Giuda che osserva, Giuda che, davanti a Gesù, si dice: “quello che devi fare fallo subito, perchè se continui a fissare la Luce può annientare le tue tenebre”; Giuda che è a tavola con tutti i discepoli, da discepolo, fino alla fine; Giuda che per primo riceve da Gesù il “boccone d’onore”, il primo, il migliore. 

… “Fermati, luce, tu brilli troppo, mi accechi!”

Giuda che preferisce andarsene, perché davanti all’evidenza non puoi  discutere, puoi solo voltare le spalle.

Subito uscì, ed era notte

Notte nel cuore, dunque notte dappertutto. 

Inizia così e finisce così, ma qualcosa, una piccola pietra, fa saltare il perverso e oleato ingranaggio della morte. 

LUCE

Nella prima lettura di Isaia, il Servo di Jhawhè, il Figlio di Dio, si sente dire: “ Io ti renderò luce delle nazioni, perché porti la mia salvezza fino all’estremità della terra”
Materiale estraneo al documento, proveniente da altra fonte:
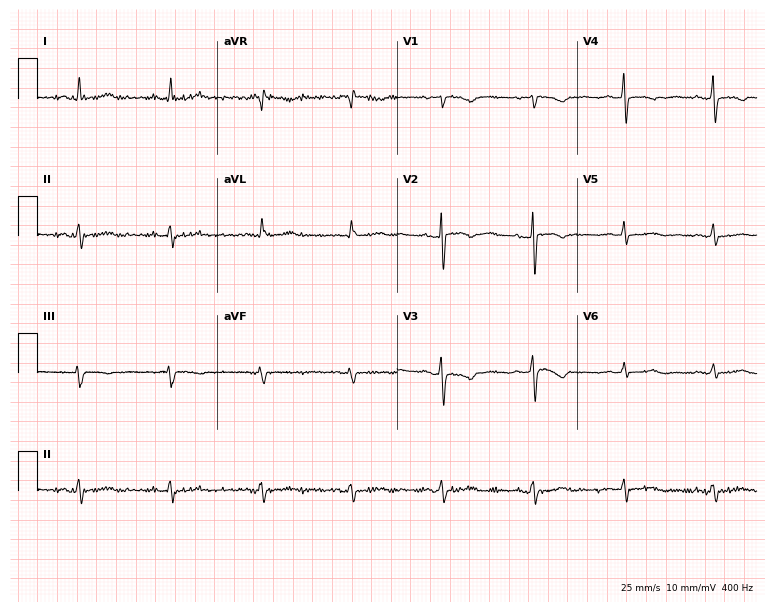
12-lead ECG from a woman, 35 years old. No first-degree AV block, right bundle branch block (RBBB), left bundle branch block (LBBB), sinus bradycardia, atrial fibrillation (AF) or sinus tachycardia recorded for this tracing. Only these six findings were labelled.

L’amore è la sola forza in grado di riportare luce nel cuore delle tenebre. 

Le tenebre,  nonostante tutto – e questo  lo ricorderà nuovamente e testardamente anche la Pasqua di quest’anno a “chi Lo accoglie” – non sono state vinte. Nè il Gesù, né in noi con Gesù. 

Gesù non è uno sprovveduto innamorato, è un ferito che continua ad amare. A dare bocconi di cibo sino alla fine. A lavare piedi immondi. Ad amarci nelle nostre tenebre e oltre le nostre tenebre. 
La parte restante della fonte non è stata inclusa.